Not sure what you're expecting it to do here. hmmalign is for aligning only (sub)sequences that are homologous to the model. If you have one or more domains in a target sequence, they need to be extracted first as individual subsequences to be aligned. Here you're asking it to align a longer sequence containing two domains + other nonhomologous sequences in a global alignment to a single domain profile. That's not what hmmalign does, and it doesn't really make sense (what are you expecting the output MSA to look like?)

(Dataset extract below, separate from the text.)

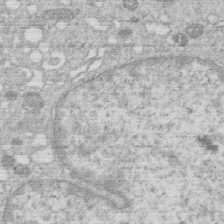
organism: Human
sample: Macrophage cells

Here, your 662aa NP_565030.1 sequence has a hit to the PF01061.27 model at 389..594. So your "testing" sequence, with the 662aa x2 duplication, now has two identical hits in it, one at 389..594 and one at 1017..1222. hmmalign, with its probability model configured to find exactly one domain, expecting to align individual domains, sees that as a kind of alignment ambiguity: neither one of those domains has >50% probability of being correctly aligned to the model, if the model probabilities expect only one domain per sequence. So it doesn't call either one as a reliable single-domain alignment; it calls essentially the whole sequence as unaligned because it can't find a confident single domain. And with the --trim option, it trims off the flanking nonhomologous stuff, which in this case is essentially the entire sequence.

This is behaving the way it's designed, and it's not a bug. The solution is to give homologous single-domain (sub)sequences as input to hmmalign for alignment. This is documented.

mhampton commented 5 months ago

My apologies, I thought hmmalign could be used in a more general way.

cryptogenomicon commented 5 months ago

If by "a more general way" you mean you want to search sequences for one or more homologous domains, defined by score or statistical significance thresholds, and output an alignment of all of these subsequences... then use the -A option for hmmsearch: hmmsearch -A <out_msa> <hmmfile> <seqfile>.